Es regnet in Strömen. Lustlos schlappe ich vom Parkplatz in Richtung Witzenhausener Altstadt. Wie schön hatte ich mir das vorgestellt. Eine lange Autobahnetappe, einmal die A7 längs. Vom Süden bis in den hohen Norden Deutschlands. Und dann einen netten Zwischenstopp in Witzenhausen. Ein gemütlicher Spaziergang durch die hübsche, kleine Fachwerkaltstadt, die pittoresken Fassaden in den engen Gässchen bewundern, und anschließend eine Einkehr in Schinkels Back- und Brauhaus.
So hätte es sein sollen.
Und jetzt?
Strömender Regen!
Ich verzichte auf den kulturellen Anteil meines Zwischenstopps, setze die Witzenhausener Altstadt auf die Liste der Dinge, die ich irgendwann man in einem anderen Leben noch erledigen möchte, und kehre direkt im Schinkel ein. Mittagszeit.
Das eigentliche Brauhaus steht in der Walburger Straße, etwa 500 m außerhalb der Altstadt, im Anbau eines kleinen Häuschens. Große Schaufenster geben den Blick frei auf die kupfernen, polierten Kessel eines Kaspar-Schulz-Sudwerks. Zwar in gewisser Weise „von der Stange“, aber doch immer wieder schön anzusehen. Solide und edel, beste Brautechnik. Robust und nicht billig. Niemand ist zu sehen, es ist Sonnabend, Wochenende, niemand arbeitet. Natürlich nicht. Nur Euer Chronist ist wieder mal auf Achse, von der letzten beruflichen Tätigkeit unterwegs zur nächsten.
Ich mache ein paar Bilder durch die zum Glück sauberen! Scheiben, und dann geht es durch den Regen weiter, jetzt aber wirklich in Richtung Altstadt.

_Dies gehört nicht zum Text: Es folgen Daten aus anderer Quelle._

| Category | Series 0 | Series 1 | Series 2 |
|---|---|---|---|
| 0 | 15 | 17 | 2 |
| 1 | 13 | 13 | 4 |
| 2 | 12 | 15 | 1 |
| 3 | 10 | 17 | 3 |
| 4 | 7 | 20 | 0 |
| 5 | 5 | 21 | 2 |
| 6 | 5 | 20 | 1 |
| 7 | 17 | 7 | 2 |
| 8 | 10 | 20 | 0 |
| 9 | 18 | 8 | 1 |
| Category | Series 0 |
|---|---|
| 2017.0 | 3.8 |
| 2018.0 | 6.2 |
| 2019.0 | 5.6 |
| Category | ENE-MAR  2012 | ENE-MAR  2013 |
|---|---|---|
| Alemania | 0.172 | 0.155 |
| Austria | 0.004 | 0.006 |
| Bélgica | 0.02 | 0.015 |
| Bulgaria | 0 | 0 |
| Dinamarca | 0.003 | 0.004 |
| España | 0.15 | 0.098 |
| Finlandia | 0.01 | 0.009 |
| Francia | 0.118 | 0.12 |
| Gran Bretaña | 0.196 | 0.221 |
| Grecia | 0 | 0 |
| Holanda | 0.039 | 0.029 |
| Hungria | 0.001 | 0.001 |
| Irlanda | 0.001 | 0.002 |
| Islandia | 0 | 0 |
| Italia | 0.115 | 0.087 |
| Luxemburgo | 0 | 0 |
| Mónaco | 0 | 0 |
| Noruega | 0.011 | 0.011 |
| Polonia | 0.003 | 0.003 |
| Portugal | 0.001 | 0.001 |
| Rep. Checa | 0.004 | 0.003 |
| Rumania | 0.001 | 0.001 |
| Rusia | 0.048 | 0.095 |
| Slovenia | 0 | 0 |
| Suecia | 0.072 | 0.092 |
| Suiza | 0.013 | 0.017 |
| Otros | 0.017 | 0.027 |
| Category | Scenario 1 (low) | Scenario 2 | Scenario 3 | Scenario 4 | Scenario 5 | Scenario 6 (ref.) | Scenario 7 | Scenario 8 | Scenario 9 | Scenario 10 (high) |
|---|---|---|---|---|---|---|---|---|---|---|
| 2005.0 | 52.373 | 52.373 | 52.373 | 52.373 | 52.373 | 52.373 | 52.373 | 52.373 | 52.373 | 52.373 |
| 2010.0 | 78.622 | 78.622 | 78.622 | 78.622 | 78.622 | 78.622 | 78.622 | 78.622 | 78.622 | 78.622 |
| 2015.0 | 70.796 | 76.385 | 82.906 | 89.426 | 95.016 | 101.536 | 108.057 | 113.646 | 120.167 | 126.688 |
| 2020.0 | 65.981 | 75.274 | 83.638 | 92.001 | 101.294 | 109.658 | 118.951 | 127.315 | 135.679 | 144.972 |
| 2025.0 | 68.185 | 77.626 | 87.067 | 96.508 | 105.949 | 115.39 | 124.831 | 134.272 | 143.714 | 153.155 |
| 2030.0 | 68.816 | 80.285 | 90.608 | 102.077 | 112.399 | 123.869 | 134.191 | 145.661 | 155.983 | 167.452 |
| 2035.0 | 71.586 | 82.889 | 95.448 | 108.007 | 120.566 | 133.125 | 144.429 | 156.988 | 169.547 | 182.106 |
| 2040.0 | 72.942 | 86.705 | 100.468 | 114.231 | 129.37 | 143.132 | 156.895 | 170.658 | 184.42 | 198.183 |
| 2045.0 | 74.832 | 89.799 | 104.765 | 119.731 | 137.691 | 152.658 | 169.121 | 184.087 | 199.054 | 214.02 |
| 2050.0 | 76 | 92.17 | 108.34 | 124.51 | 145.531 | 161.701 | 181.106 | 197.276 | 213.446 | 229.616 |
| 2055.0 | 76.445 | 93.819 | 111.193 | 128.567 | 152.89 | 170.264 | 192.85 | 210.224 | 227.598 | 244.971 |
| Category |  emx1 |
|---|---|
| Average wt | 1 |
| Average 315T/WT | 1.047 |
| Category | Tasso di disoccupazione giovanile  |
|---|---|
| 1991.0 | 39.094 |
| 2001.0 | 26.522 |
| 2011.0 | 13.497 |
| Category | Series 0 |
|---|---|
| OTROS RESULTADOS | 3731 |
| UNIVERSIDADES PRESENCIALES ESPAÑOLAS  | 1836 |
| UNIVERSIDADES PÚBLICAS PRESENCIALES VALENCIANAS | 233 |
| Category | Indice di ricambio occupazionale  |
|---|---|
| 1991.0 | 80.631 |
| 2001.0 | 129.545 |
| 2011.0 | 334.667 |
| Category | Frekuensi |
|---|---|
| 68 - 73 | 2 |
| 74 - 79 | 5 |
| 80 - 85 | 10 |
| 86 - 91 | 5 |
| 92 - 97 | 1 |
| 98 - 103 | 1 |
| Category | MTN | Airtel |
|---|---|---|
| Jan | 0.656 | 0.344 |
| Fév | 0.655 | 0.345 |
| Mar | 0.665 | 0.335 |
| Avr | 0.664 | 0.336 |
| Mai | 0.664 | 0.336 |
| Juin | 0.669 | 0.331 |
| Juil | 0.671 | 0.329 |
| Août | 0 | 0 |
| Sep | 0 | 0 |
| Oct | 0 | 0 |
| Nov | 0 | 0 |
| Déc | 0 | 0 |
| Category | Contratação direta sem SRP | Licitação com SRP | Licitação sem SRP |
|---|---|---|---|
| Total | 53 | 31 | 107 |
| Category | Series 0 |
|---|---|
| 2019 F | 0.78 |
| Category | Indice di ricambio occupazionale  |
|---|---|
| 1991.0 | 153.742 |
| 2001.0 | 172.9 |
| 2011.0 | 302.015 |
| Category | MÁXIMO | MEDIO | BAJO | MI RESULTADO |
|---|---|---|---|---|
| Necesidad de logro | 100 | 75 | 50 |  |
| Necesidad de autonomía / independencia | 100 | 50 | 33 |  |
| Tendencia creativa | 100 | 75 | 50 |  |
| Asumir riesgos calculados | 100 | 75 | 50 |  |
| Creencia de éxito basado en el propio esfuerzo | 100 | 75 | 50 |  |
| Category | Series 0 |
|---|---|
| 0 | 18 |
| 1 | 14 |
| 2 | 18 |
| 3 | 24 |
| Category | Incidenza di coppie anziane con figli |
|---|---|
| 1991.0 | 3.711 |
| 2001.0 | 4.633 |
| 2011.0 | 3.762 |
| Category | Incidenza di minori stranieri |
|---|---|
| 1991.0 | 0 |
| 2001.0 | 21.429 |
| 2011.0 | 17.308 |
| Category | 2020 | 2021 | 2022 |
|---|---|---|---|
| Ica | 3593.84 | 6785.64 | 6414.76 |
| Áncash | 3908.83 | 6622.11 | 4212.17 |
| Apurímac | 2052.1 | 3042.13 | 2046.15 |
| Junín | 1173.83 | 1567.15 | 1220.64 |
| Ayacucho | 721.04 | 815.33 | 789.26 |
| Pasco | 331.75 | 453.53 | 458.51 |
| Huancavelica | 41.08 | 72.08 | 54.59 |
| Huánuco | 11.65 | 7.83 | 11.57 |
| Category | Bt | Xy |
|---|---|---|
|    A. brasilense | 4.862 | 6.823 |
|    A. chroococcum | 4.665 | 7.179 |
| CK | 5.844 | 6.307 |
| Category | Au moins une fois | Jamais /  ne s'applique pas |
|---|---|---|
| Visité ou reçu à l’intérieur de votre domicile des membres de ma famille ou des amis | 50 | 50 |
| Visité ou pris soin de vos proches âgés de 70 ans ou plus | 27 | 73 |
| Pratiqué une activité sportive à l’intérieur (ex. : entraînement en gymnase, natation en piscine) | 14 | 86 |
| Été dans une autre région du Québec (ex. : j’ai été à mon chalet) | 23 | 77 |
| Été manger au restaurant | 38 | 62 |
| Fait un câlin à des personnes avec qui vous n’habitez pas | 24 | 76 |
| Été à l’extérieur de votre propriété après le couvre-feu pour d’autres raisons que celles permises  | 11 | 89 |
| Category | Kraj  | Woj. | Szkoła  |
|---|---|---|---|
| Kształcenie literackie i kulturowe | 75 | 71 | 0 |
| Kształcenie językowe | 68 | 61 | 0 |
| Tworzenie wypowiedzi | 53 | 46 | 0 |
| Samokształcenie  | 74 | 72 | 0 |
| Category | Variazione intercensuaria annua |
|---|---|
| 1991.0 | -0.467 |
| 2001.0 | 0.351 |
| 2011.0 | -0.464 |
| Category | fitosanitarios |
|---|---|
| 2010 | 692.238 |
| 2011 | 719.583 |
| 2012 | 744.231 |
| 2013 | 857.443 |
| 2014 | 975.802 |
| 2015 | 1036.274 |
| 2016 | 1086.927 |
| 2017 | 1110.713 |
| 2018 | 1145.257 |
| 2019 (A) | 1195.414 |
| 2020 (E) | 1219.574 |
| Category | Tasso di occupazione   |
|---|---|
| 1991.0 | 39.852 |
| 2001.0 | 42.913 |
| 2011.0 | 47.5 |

Und da ist er auch schon, der Ausschank von Schinkels Back- und Brauhaus. Zwischen einem Hotel und einem, wenn ich es richtig sehe, Wohnstift; ein wenig eingezwängt und auch ein bisschen improvisiert wirkend. Eher Gartenlaubenatmosphäre. Ganz anders als das edle Sudwerk eben. Ein einfach, aber nicht unsympathisch möblierter Biergarten, der jetzt, im Regenschauergrau, natürlich trist wirkt. An einem der Tische ein Fassdeckel mit drei darin installierten Zapfhähnen. Es sieht aus, als könne man sich hier bei gutem Wetter direkt am Tisch mit drei verschiedenen Biersorten bedienen. Die Leitungen angeklemmt, Druck auf die KEGs, und auf geht’s. Lasst das Bier strömen!
Ehe mir die Klamotten aber ganz durchweichen und der Fotoapparat in der Nässe den Geist aufgibt, verziehe ich mich schnell nach drinnen. Links der Raucherbereich. Man hört Würfelbecher knallen, laute Stimmen, hier geht es mittags schon zur Sache. Rechter Hand eine Laube mit Sitzgelegenheiten, dahinter ein einfacher Raum, trocken und warm. Ein einfacher Holzanbau, wie es scheint.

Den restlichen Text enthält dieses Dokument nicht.